Plant’s coal fuel polarises sector
Dubai’s choice of coal as a feedstock for its first independent power project could be seen as a controversial choice for the emirate
News that Dubai is going to use coal to fuel its first independent power project (IPP) is likely to elicit mixed reactions within the region’s power sector.
Businesses will be encouraged that Dubai has rekindled its plans to develop power capacity through the private sector and is making progress with energy diversification efforts. However, the selection of coal to fire the plant may lead to questions over the economic and environmental implications.
Dubai’s sudden decision to shelve its proposed gas-fired Hassyan IPP in 2012, after receiving bids, raised doubts over Dubai Electricity & Water Authority’s (Dewa’s) ability to oversee an IPP and the future of private-sector involvement in power projects in the emirate.
Dewa’s decision to move forward with an IPP shows the utility provider is confident it can still work with the private sector and offer attractive opportunities for developers.
The decision to turn to coal for the IPP is also a step towards meeting the emirate’s energy diversification targets. The disruptions from the Arab Uprisings in 2011 reinforced the importance of guaranteeing energy security through various sources. The selection of coal, however, will result in questions about the environmental repercussions of using the fuel for power generation.

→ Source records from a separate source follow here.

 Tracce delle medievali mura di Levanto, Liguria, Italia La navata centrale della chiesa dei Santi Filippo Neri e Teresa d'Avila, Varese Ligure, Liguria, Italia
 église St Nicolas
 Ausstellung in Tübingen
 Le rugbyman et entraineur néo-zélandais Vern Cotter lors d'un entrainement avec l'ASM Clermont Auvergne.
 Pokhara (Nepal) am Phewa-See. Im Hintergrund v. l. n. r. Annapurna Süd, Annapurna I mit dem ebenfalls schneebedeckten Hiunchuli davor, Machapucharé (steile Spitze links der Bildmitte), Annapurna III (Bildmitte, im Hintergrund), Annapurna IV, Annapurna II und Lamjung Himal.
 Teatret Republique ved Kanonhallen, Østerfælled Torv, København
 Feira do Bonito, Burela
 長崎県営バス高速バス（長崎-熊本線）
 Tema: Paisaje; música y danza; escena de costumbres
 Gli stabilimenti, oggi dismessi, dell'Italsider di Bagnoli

While clean coal plants filter pollutants and are more efficient than traditional power plants, coal is still not an environment-friendly fuel. In an age where governments worldwide are turning away from coal in efforts to reduce carbon emissions, Dubai’s decision to buck the trend may result in criticism that it is neglecting its environmental responsibilities.
If successful, Dubai’s coal power plans may result in others following suit. While the choice of coal for power generation may divide opinion, it will be an interesting project to follow.